Artificial intelligence not elsewhere classified research encompasses AI research topics and innovations that do not fit traditional categories within the broader artificial intelligence field. This category captures diverse AI approaches and novel applications, helping researchers and students explore emerging methods and interdisciplinary work. As part of INFORMATION AND COMPUTING SCIENCES > Artificial intelligence, it highlights advances pivotal for AI’s evolving landscape. JoVE Visualize enhances access to these studies by pairing PubMed articles with JoVE’s experiment videos, offering a deeper insight into experimental procedures and results.

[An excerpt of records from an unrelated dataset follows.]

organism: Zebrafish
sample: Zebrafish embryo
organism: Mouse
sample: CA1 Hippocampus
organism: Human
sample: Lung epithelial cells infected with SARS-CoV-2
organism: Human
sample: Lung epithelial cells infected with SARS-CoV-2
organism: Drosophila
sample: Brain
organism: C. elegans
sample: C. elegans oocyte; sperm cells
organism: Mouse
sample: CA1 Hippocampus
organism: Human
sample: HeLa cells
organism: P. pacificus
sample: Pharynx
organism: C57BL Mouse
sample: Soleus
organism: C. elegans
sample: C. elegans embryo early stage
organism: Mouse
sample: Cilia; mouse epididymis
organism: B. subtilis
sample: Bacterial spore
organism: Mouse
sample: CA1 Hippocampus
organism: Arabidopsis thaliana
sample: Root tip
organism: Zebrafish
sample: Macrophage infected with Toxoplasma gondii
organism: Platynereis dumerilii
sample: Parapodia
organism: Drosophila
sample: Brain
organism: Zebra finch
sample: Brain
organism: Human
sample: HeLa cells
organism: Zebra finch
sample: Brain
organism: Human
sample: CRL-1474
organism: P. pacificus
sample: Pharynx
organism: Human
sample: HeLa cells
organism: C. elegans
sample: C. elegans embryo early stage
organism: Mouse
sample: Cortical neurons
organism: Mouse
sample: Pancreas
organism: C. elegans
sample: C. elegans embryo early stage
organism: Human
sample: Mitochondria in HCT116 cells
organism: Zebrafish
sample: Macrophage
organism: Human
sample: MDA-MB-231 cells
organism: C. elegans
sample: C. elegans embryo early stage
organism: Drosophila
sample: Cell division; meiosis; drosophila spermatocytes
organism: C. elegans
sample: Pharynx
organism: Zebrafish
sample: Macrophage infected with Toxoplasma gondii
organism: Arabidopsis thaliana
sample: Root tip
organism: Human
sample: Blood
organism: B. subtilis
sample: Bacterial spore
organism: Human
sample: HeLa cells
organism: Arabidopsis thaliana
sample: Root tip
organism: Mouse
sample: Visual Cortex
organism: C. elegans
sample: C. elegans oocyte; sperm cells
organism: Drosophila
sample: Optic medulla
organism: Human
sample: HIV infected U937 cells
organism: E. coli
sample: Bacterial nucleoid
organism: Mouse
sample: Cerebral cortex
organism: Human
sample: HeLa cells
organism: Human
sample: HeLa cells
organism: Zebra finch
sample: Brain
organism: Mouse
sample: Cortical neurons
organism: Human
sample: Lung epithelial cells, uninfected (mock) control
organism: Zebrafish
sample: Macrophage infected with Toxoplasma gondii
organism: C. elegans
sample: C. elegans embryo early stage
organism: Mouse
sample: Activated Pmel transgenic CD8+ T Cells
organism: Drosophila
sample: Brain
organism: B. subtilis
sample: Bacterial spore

Key Methods & Emerging Trends
Core Methods in Artificial Intelligence Research
This category includes established AI techniques such as machine learning algorithms, natural language processing, and knowledge representation. Researchers often apply statistical models and symbolic reasoning to solve complex problems. Methods like decision trees, neural networks, and support vector machines remain foundational in exploring what is artificial intelligence with examples across various domains. These approaches form a reliable basis for tasks that require pattern recognition, classification, and predictive modeling, reflecting the best definition of artificial intelligence as adaptive computational systems.

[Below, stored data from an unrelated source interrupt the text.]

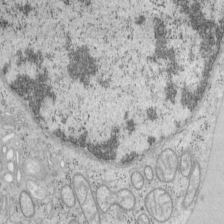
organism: Mouse
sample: OT-I killer T cells with ID8 ovarian cancer cells
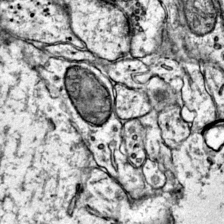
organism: Mouse
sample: Primary visual cortex
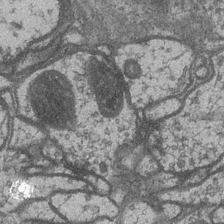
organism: Drosophila
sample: Optic medulla
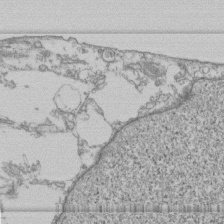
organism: Human
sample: Fibroblast cells
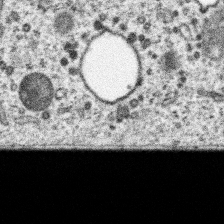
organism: Human
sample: HeLa cells
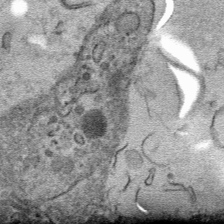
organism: Mouse
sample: Mouse hepatocytes
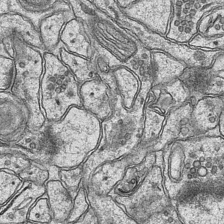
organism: Mouse
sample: CA1 Hippocampus
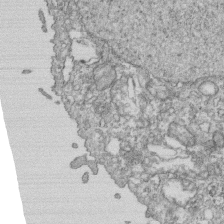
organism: Human
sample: HeLa cell HIV synapse
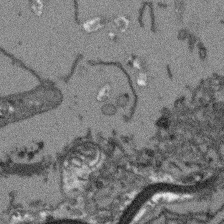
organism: Arabidopsis thaliana
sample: Root tip
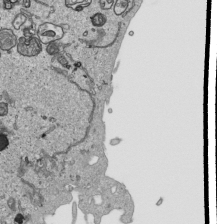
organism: Human
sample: Mitochondria in HCT116 cells
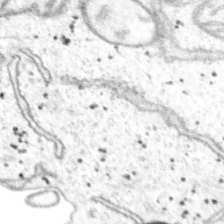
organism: Human
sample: HeLa cells
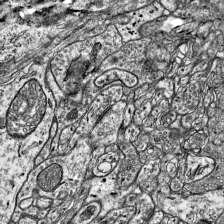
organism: Mouse
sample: Visual Cortex
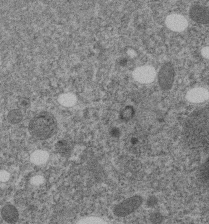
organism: C. elegans
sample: C. elegans embryo early stage
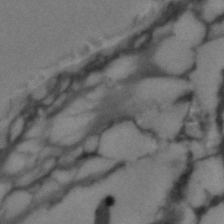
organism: C. elegans
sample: C. elegans embryo
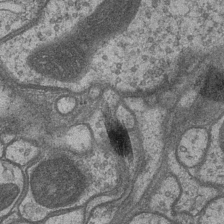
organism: Drosophila
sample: Optic medulla
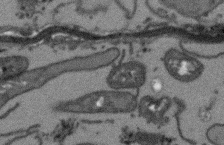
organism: Arabidopsis thaliana
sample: Root tip
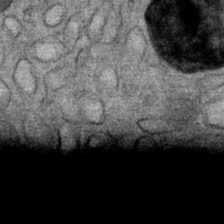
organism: Mouse
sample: Mouse Salivary gland
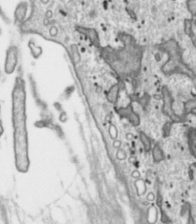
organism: Toxoplasma gondii
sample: Parasites in a vacuole inside a host cell
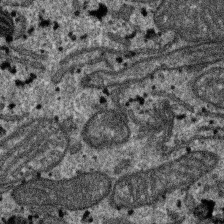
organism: Human
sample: Lung epithelial cells infected with SARS-CoV-2
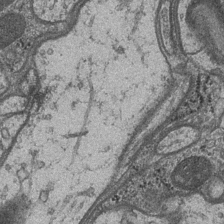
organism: Drosophila
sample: Optic medulla
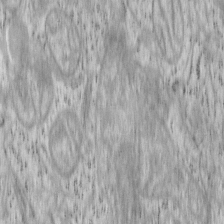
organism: Human
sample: HeLa cells
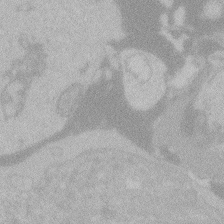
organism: Zebrafish
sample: Macrophage infected with Toxoplasma gondii
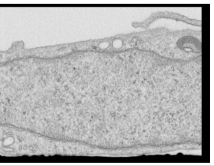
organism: Human
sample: Centriole in RPE cells
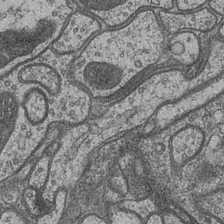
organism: Drosophila
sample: Optic medulla
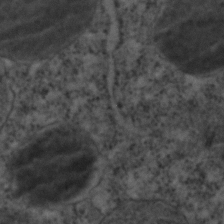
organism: C. elegans
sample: C. elegans embryo
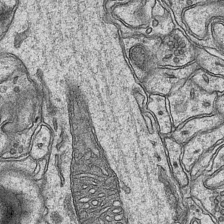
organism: Mouse
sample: CA1 Hippocampus
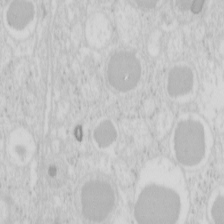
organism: Mouse
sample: Pancreas
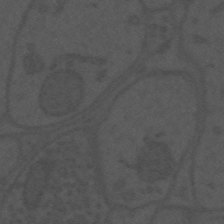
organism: Mouse
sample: Suprachiasmatic nucleus
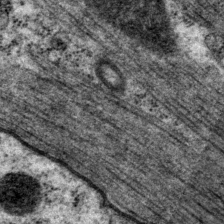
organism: P. pacificus
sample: Pharynx
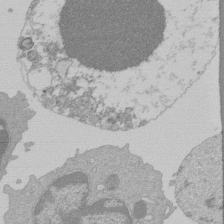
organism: Mouse
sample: Activated Pmel transgenic CD8+ T Cells
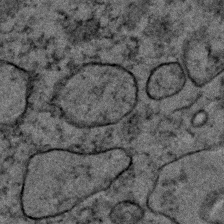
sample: Trachea
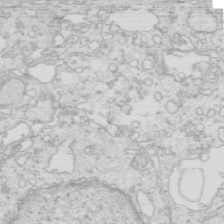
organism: Mouse
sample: Multiciliated cells
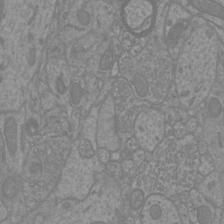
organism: Mouse
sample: Cortical neurons
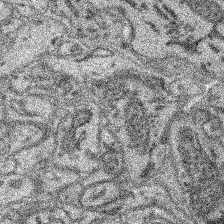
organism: Mouse
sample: Retina
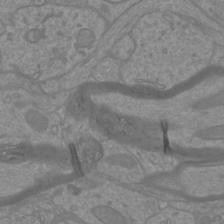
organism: Mouse
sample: Cortical neurons
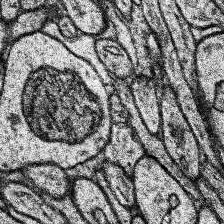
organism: Human
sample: Temporal Lobe
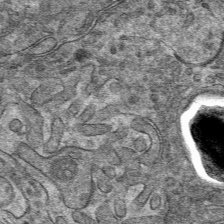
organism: Mouse
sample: Mouse hepatocytes
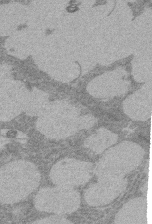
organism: Rat
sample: Salivary granule

Emerging and Innovative AI Techniques
Recent trends focus on innovative methods such as explainable AI, generative adversarial networks, and reinforcement learning advancements that expand the boundaries of AI research. Techniques integrating multimodal data and hybrid models are gaining traction to improve decision-making and interpretability. Research also explores how AI apps leverage edge computing and federated learning, addressing privacy and efficiency challenges. These cutting-edge developments contribute to answering questions like how does AI work step-by-step and highlight advantages of artificial intelligence in real-world applications.